Volume 44, Number 175,
October-December 2013
The Implications of the Global Financial
and Economic Crisis in Latin America
Susana Nudelsman
Weaknesses of the Region

The region also exhibits major weaknesses. The first is related to the fact that the region is dependent on raw materials. The super-cycles of raw materials are not a novel phenomenon in the history of the region, and in fact, South America in particular has benefited from the boom of these products. Even so, the issue of dependency poses serious questions.

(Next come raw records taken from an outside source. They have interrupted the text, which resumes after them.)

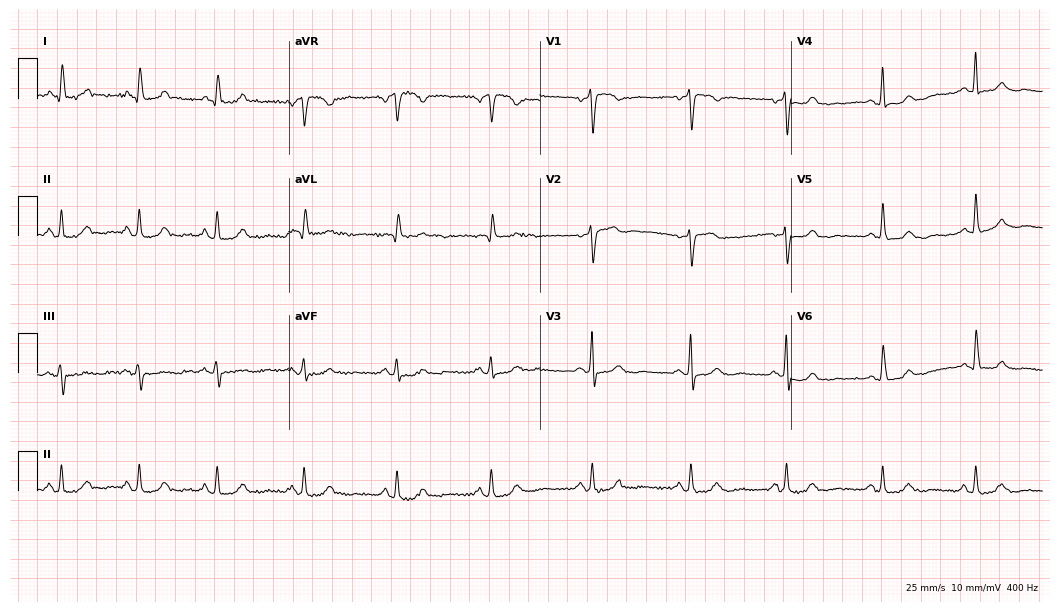
Resting 12-lead electrocardiogram. Patient: a woman, 73 years old. Read as a normal ECG.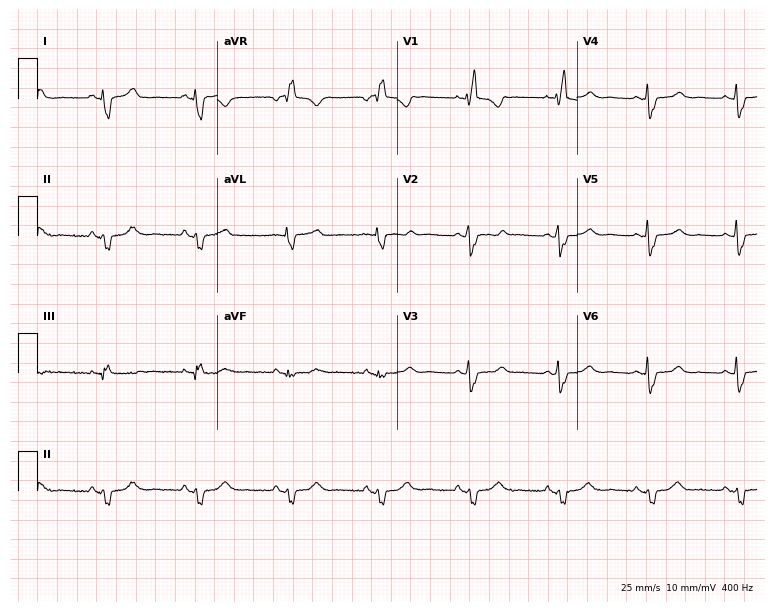
Resting 12-lead electrocardiogram (7.3-second recording at 400 Hz). Patient: a female, 46 years old. The tracing shows right bundle branch block.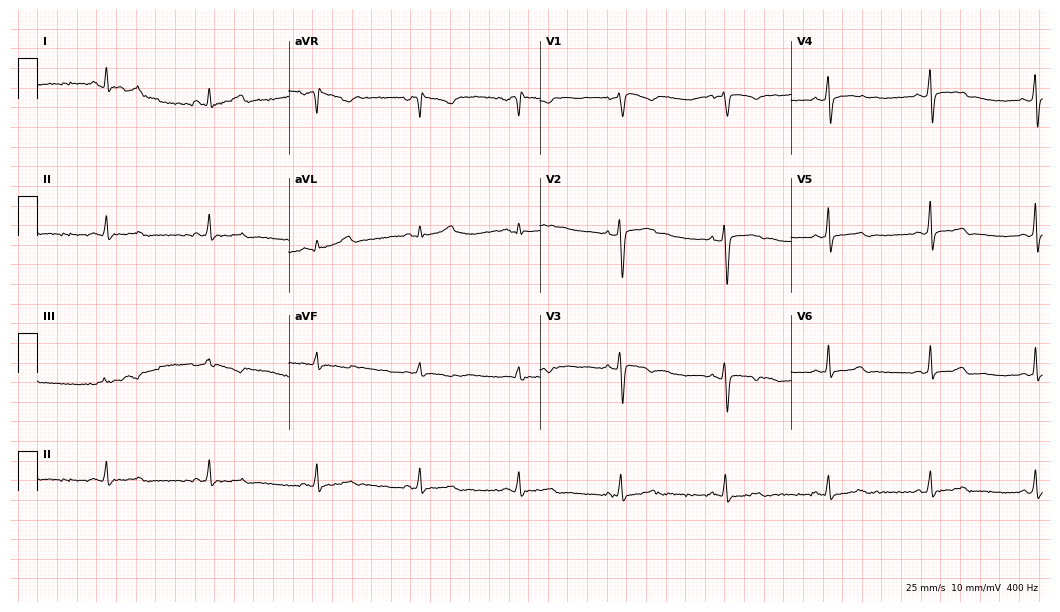
Electrocardiogram (10.2-second recording at 400 Hz), a 52-year-old female. Of the six screened findings (first-degree AV block, right bundle branch block, left bundle branch block, sinus bradycardia, atrial fibrillation, sinus tachycardia), none is recorded. Only these six findings were labelled.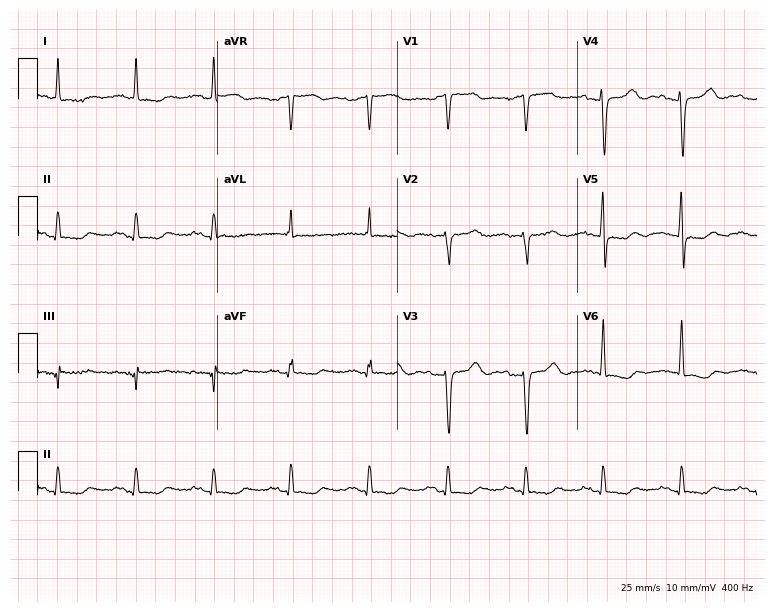
12-lead ECG from a 55-year-old female patient. No first-degree AV block, right bundle branch block, left bundle branch block, sinus bradycardia, atrial fibrillation or sinus tachycardia recorded for this tracing. Findings outside these six are not listed.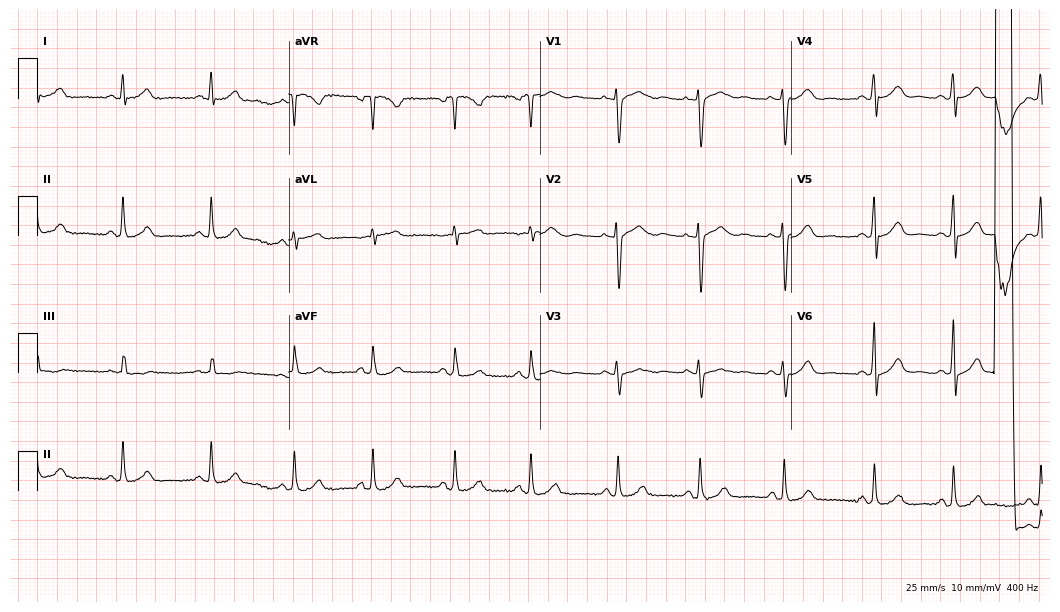
12-lead ECG (10.2-second recording at 400 Hz) from a 30-year-old female patient. Labelled as a normal ECG.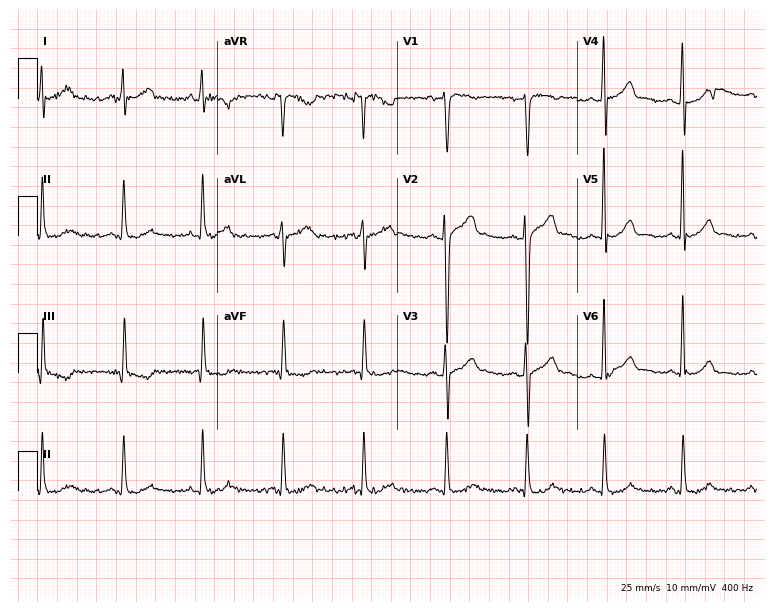
Standard 12-lead ECG recorded from a 34-year-old man (7.3-second recording at 400 Hz). Read as a normal ECG.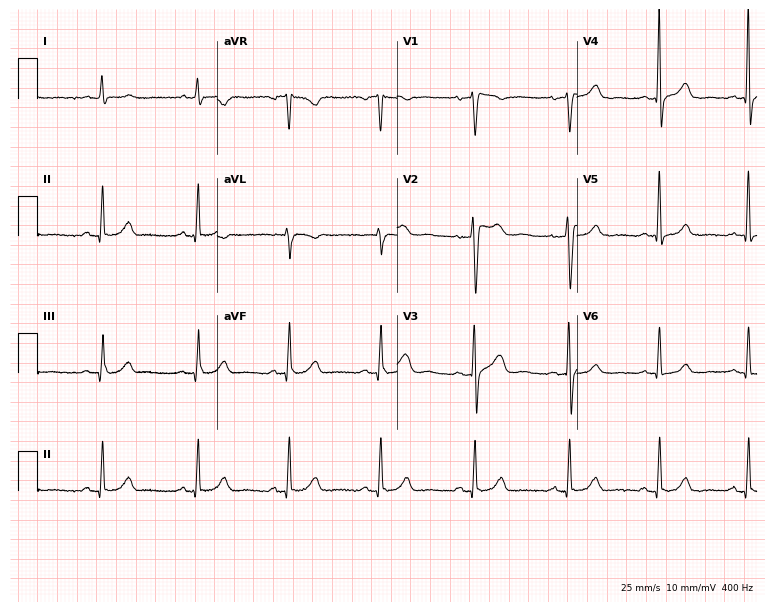
ECG — a 55-year-old female. Screened for six findings — first-degree AV block, right bundle branch block, left bundle branch block, sinus bradycardia, atrial fibrillation, sinus tachycardia — none is recorded. Findings outside these six are not listed.

It is unclear if raw materials constitute a threat or an opportunity, although many high-income countries were developed through the exploitation of their natural resources. Still, the theory of the curse of natural resources cannot be ignored. There are a variety of questions surrounding the abundance of natural resources. Proper management of the quantity of primary goods available requires turning natural capital into other forms of wealth, which also requires effective handling of macroeconomic policy and improving the competitiveness of economies dependent on natural resources. Reality has shown that a large proportion of income from natural resources is merely consumed, rather than invested. There is a special challenge in applying fiscal policy capable of managing short-term cycles and maintaining real wealth in the longer term as well. Three aspects are deserving of attention: the diversification of fiscal revenue, support for diversification of the tradable sector and equitable distribution in a synchronic and diachronic manner (De la Torre, 2011).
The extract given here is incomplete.